# Thread: looping through all days of the year

1. Registered User
Join Date
Feb 2002
Posts
2

I like nigelrivett's answer. My contribution is less efficient, but doesn't have a defined upper limit on the datediff.

It uses the table variable, so won't work in SQL 6.5 or 7.0 (you'll have to use a temporary table there - which has more drawbacks).

declare @startdate datetime, @enddate datetime
select @startdate = '1 feb 2001', @enddate = '20 sep 2010'

declare @max_number int
set @max_number = datediff(d, @startdate, @enddate)

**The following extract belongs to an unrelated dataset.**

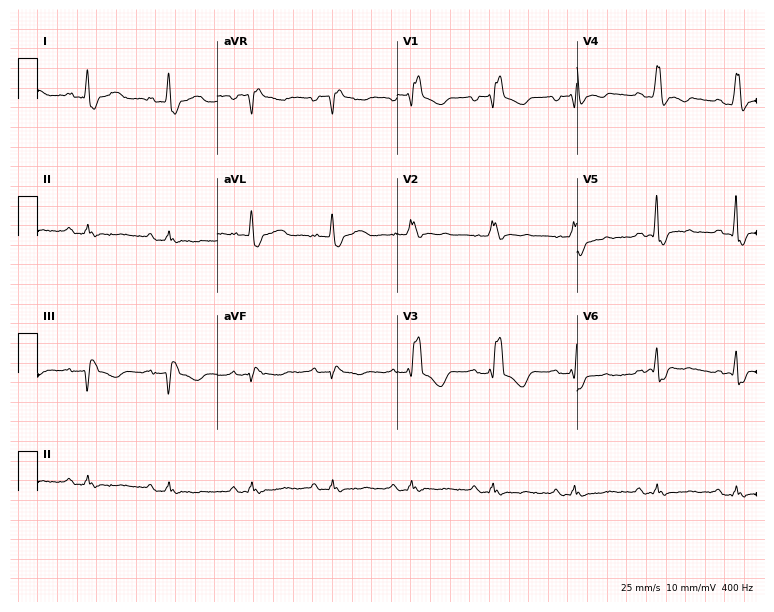
12-lead ECG from a 63-year-old man. Findings include right bundle branch block.

--create a table of numbers from 0 to @max_number
set nocount on
declare @t table (i int)
insert into @t values (0)

declare @i int
set @i = 1
while @i < @max_number/2
begin
insert into @t select i + @i from @t
set @i = @i * 2
end
insert into @t select i + @i from @t where i + @i <= @max_number
set nocount off

--use the table
select d = dateadd(dd, i, @startdate) from @t order by d

2. Registered User
Join Date
Feb 2002
Posts
2
Just for overkill, I've created a user-defined function which takes a number and returns a table of numbers from 0 to that number. That can then be used to solve this problem and elsewhere.

This will only work in SQL 2000 (as far as I know)...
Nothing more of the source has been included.